■ **ACTIVITY**
In the copy you make, keep each entry exactly as it is and leave out all images.

Saved data entries:
◆ ◆ ◆
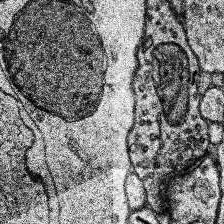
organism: Human
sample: Temporal Lobe
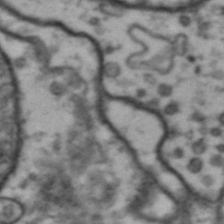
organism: Drosophila
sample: Brain
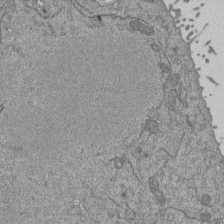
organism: Mouse
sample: ED-1 cell nuclei; centrioles
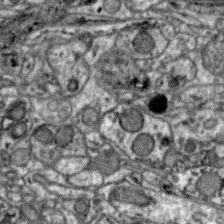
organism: Zebra finch
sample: Brain
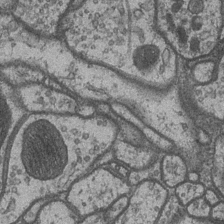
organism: Drosophila
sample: Optic medulla
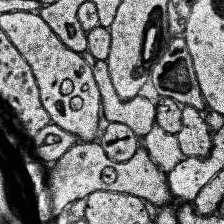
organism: Human
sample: Temporal Lobe
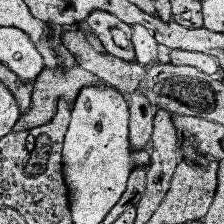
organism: Human
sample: Temporal Lobe
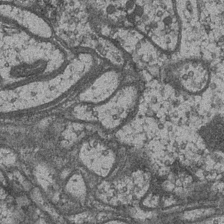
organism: Drosophila
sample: Optic medulla
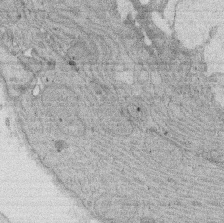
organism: Rat
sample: Salivary granule
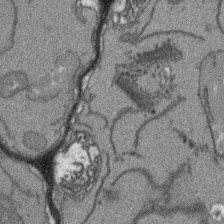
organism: Arabidopsis thaliana
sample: Root tip
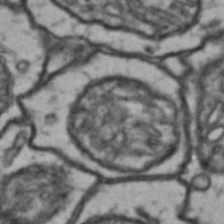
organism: Drosophila
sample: Brain
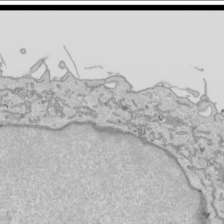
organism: Human
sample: Mitochondria in HCT116 cells
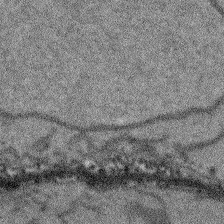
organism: Arabidopsis thaliana
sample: Root tip
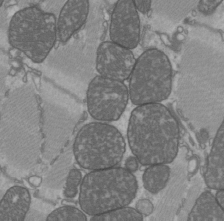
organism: C57BL Mouse
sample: Heart
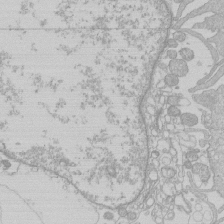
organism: Human
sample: Macrophage cells
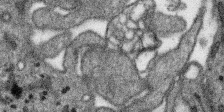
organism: Human
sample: Lung epithelial cells infected with SARS-CoV-2
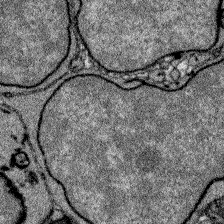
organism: Zebrafish
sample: Larval olfactory bulb
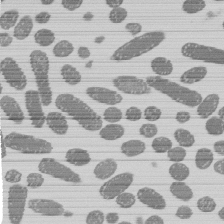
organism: E. coli
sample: Bacterial nucleoid
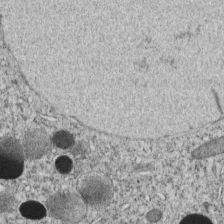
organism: C. elegans
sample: C. elegans embryo early stage
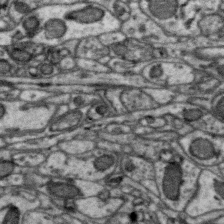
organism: Zebra finch
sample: Brain
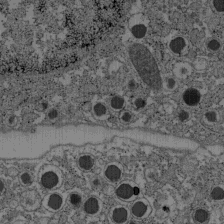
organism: C57BL Mouse
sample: Pancreatic islet
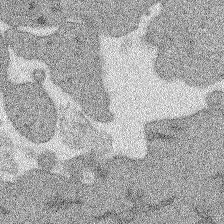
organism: Human
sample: HeLa cells
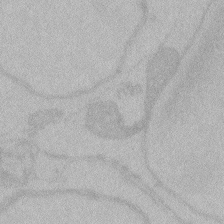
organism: Zebrafish
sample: Macrophage infected with Toxoplasma gondii
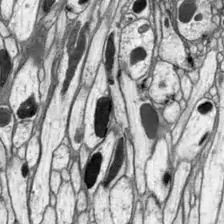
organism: Drosophila
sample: Optic lobe
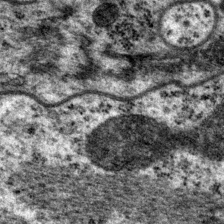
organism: P. pacificus
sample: Pharynx
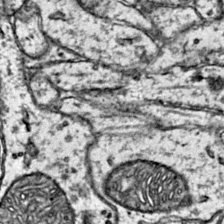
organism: Mouse
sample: Primary visual cortex
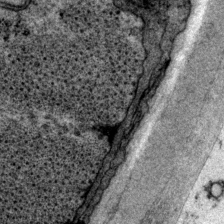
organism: P. pacificus
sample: Pharynx
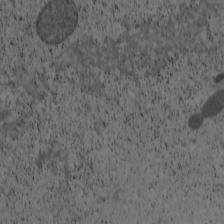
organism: African green monkey
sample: COS-7 cells
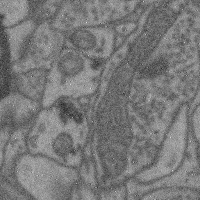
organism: Mouse
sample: Cerebral cortex
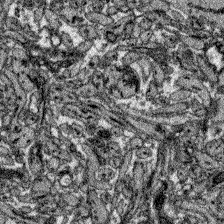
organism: Zebrafish
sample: Larval olfactory bulb
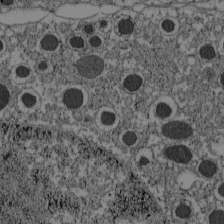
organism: C57BL Mouse
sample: Pancreatic islet
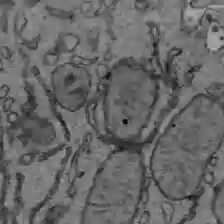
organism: C57BL Mouse
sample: Liver
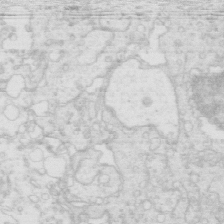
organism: Mouse
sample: Multiciliated cells
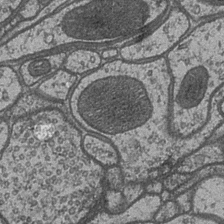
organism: Drosophila
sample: Optic medulla
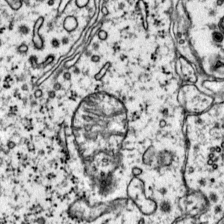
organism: Mouse
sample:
◆ ◆ ◆
■ **TASK RESPONSE**
organism: Human
sample: Temporal Lobe
organism: Drosophila
sample: Brain
organism: Mouse
sample: ED-1 cell nuclei; centrioles
organism: Zebra finch
sample: Brain
organism: Drosophila
sample: Optic medulla
organism: Human
sample: Temporal Lobe
organism: Human
sample: Temporal Lobe
organism: Drosophila
sample: Optic medulla
organism: Rat
sample: Salivary granule
organism: Arabidopsis thaliana
sample: Root tip
organism: Drosophila
sample: Brain
organism: Human
sample: Mitochondria in HCT116 cells
organism: Arabidopsis thaliana
sample: Root tip
organism: C57BL Mouse
sample: Heart
organism: Human
sample: Macrophage cells
organism: Human
sample: Lung epithelial cells infected with SARS-CoV-2
organism: Zebrafish
sample: Larval olfactory bulb
organism: E. coli
sample: Bacterial nucleoid
organism: C. elegans
sample: C. elegans embryo early stage
organism: Zebra finch
sample: Brain
organism: C57BL Mouse
sample: Pancreatic islet
organism: Human
sample: HeLa cells
organism: Zebrafish
sample: Macrophage infected with Toxoplasma gondii
organism: Drosophila
sample: Optic lobe
organism: P. pacificus
sample: Pharynx
organism: Mouse
sample: Primary visual cortex
organism: P. pacificus
sample: Pharynx
organism: African green monkey
sample: COS-7 cells
organism: Mouse
sample: Cerebral cortex
organism: Zebrafish
sample: Larval olfactory bulb
organism: C57BL Mouse
sample: Pancreatic islet
organism: C57BL Mouse
sample: Liver
organism: Mouse
sample: Multiciliated cells
organism: Drosophila
sample: Optic medulla
organism: Mouse
sample:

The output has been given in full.